The question is: A long cylinder carries a charge density that is proportional to the distance from the axis ρ =kr, where k is a constant, r is the distance from the axis. Find electric field inside the cylinder.

My attempt: Ok, first of all we know from Gauss' law that $$\oint_S {{\bf{E}} \cdot d{\bf{a}}} = \frac{1}{{\varepsilon _0 }}Q$$.

We also know that $$Q = \int {\rho dV = } \int {k \cdot s \cdot s \cdot dsd\phi dz = \frac{2}{3}\pi kls^3 }$$. Here I have used a Gaussian cylinder of length l and radius s.

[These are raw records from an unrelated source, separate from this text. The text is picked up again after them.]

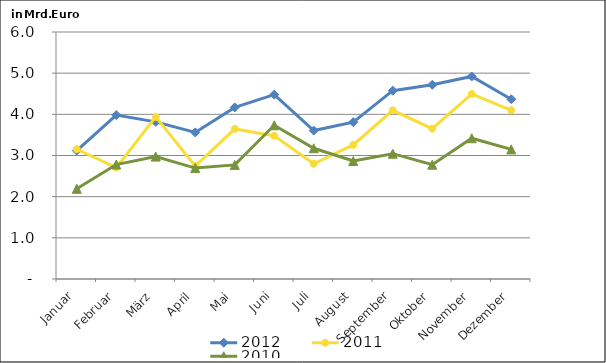
| Category | 2012 | 2011 | 2010 |
|---|---|---|---|
| Januar | 3.121 | 3.152 | 2.192 |
| Februar | 3.983 | 2.707 | 2.78 |
| März | 3.817 | 3.938 | 2.974 |
| April | 3.561 | 2.743 | 2.694 |
| Mai | 4.168 | 3.646 | 2.772 |
| Juni | 4.478 | 3.478 | 3.734 |
| Juli | 3.606 | 2.798 | 3.176 |
| August | 3.811 | 3.257 | 2.865 |
| September | 4.574 | 4.096 | 3.044 |
| Oktober | 4.718 | 3.651 | 2.777 |
| November | 4.92 | 4.495 | 3.419 |
| Dezember | 4.366 | 4.098 | 3.148 |
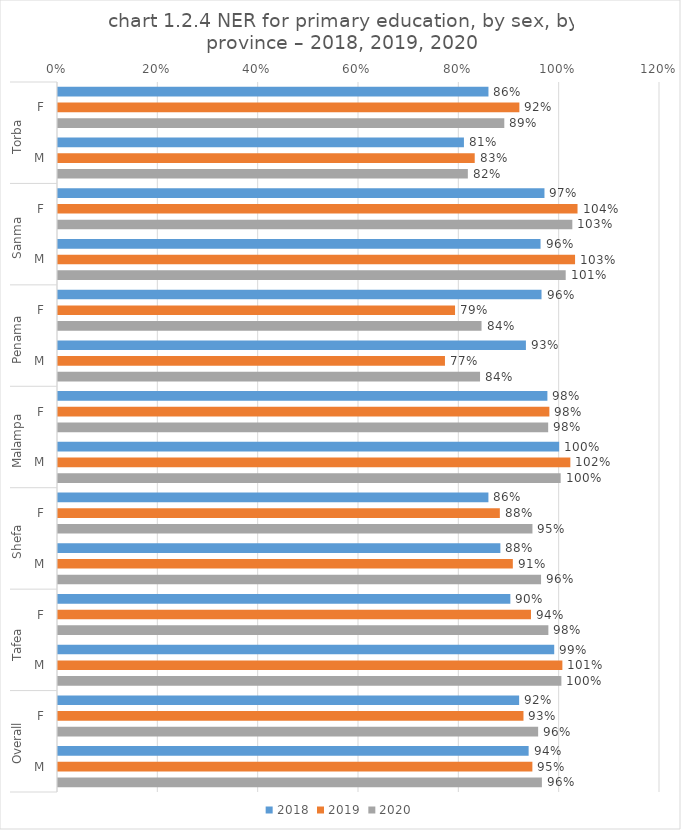
| Category | 2018 | 2019 | 2020 |
|---|---|---|---|
| 0 | 0.858 | 0.92 | 0.89 |
| 1 | 0.809 | 0.831 | 0.817 |
| 2 | 0.97 | 1.036 | 1.025 |
| 3 | 0.962 | 1.031 | 1.012 |
| 4 | 0.964 | 0.791 | 0.844 |
| 5 | 0.933 | 0.771 | 0.841 |
| 6 | 0.976 | 0.979 | 0.977 |
| 7 | 0.999 | 1.021 | 1.002 |
| 8 | 0.858 | 0.881 | 0.946 |
| 9 | 0.882 | 0.907 | 0.963 |
| 10 | 0.902 | 0.943 | 0.977 |
| 11 | 0.989 | 1.005 | 1.003 |
| 12 | 0.919 | 0.928 | 0.957 |
| 13 | 0.938 | 0.946 | 0.965 |
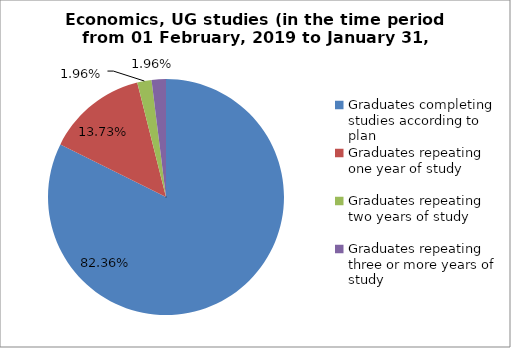
| Category | Series 0 |
|---|---|
| Graduates completing studies according to plan | 82.353 |
| Graduates repeating one year of study | 13.725 |
| Graduates repeating two years of study | 1.961 |
| Graduates repeating three or more years of study | 1.961 |
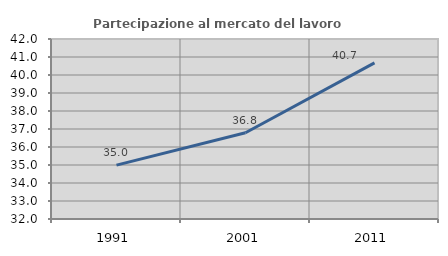
| Category | Partecipazione al mercato del lavoro  femminile |
|---|---|
| 1991.0 | 34.993 |
| 2001.0 | 36.794 |
| 2011.0 | 40.67 |

Now I must find $$\oint_S {{\bf{E}} \cdot d{\bf{a}}}$$.

First question: The electric field E is given by $${\bf{E}} = \frac{1}{{4\pi \varepsilon _0 }}\frac{q}{{r^2 }}{\bf{\mathord{\buildrel{\lower3pt\hbox{\scriptscriptstyle\frown}} \over r} }}$$. Is the unit vector r in this case the spherical radius-vector?

For this cylinder, I write the parametric and differentiate it with respect to phi and z. Then I find the normal-vector as the cross-products of these two.

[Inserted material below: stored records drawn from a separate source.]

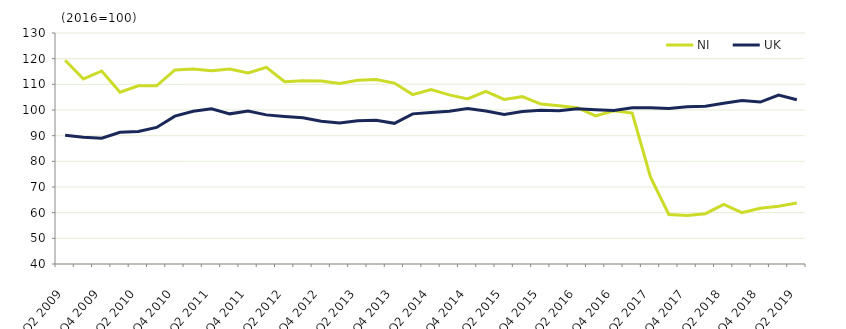
| Category | NI  | UK  |
|---|---|---|
| Q2 2009 | 119.4 | 90.2 |
|  | 112.1 | 89.4 |
| Q4 2009 | 115.2 | 89 |
|  | 106.9 | 91.3 |
| Q2 2010 | 109.4 | 91.6 |
|  | 109.4 | 93.2 |
| Q4 2010 | 115.6 | 97.6 |
|  | 116 | 99.5 |
| Q2 2011 | 115.3 | 100.5 |
|  | 116 | 98.5 |
| Q4 2011 | 114.4 | 99.6 |
|  | 116.6 | 98.1 |
| Q2 2012 | 111 | 97.5 |
|  | 111.4 | 97 |
| Q4 2012 | 111.3 | 95.6 |
|  | 110.3 | 94.9 |
| Q2 2013 | 111.6 | 95.8 |
|  | 111.9 | 96 |
| Q4 2013 | 110.5 | 94.8 |
|  | 106 | 98.5 |
| Q2 2014 | 108 | 99 |
|  | 105.9 | 99.5 |
| Q4 2014 | 104.3 | 100.6 |
|  | 107.3 | 99.6 |
| Q2 2015 | 104.1 | 98.3 |
|  | 105.2 | 99.4 |
| Q4 2015 | 102.3 | 99.9 |
|  | 101.7 | 99.7 |
| Q2 2016 | 100.9 | 100.5 |
|  | 97.7 | 100.1 |
| Q4 2016 | 99.7 | 99.8 |
|  | 98.8 | 100.9 |
| Q2 2017 | 73.8 | 100.9 |
|  | 59.3 | 100.6 |
| Q4 2017 | 58.9 | 101.3 |
|  | 59.6 | 101.5 |
| Q2 2018 | 63.2 | 102.6 |
|  | 60 | 103.7 |
| Q4 2018 | 61.7 | 103.1 |
|  | 62.5 | 105.8 |
| Q2 2019 | 63.8 | 104 |

Question two: When I find the element da as above, what do I do with E, which is in spherical coordinates?

I hope you can help me.

2. Apr 23, 2008

### foxjwill

Ok, you're making this way to hard for yourself. Assume our cylinder has radius a and height h, and choose our Gaussian surface to be a cylinder of radius r co-axial to the original cylinder. The electric field at any point on the Gaussian surface for a radius $$r \leq a$$ has constant magnitude and is directed parallel to the surface normal there, so we can simplify the integral to

$${\int_S E d{A}}$$​

and then to

$$E{\int_S d{A}}.$$​

Now, since $${\int_S d{A}}$$ is just the surface area of the Gaussian surface, which we know to be $$2\pi r h$$, we can substitute that in, and we are left with the very simple equation

$$E 2\pi r h = \frac{q_{\mbox{enc}}{{\varepsilon _0 }}.$$​

I will leave it to you to include the density function in that.

Last edited: Apr 23, 2008
3. Apr 23, 2008

### Niles

Hi foxjwill.

First, thanks for taking the time to reply. I can see that using the definition of the dot-product simplifies things greatly - but still I would like to know how it can be done "my way". I have just studied vector-calculus most of this week, and I am kinda disappointed in myself that I cannot figure it out.

The thing that annoys me is particularly the r unit-vector in E. Is this in Cartesian or Spherical coordinates?

Last edited: Apr 23, 2008
4. Apr 23, 2008

### foxjwill

Whichever is more convenient for the particular problem, as long as the same point is described. I'd suggest actually using cylindrical coordinates.

5. Apr 23, 2008

### Niles

Ok, so $${\bf{E}} = \frac{1}{{4\pi \varepsilon _0 }}\frac{q}{{r^2 }}\rho}$$

I get that the normal-vector has the rho-component 3*cos(theta). I integrate this over theta and z, which are respectively 0..2Pi and 0..l - and this gives 0, which is not correct.

Where is my error?

Last edited: Apr 23, 2008
6. Apr 24, 2008

### Niles

I worked it out. d\vec{A} = \vec{n}*dA, and the vectors go out since they are parallel.

Thanks.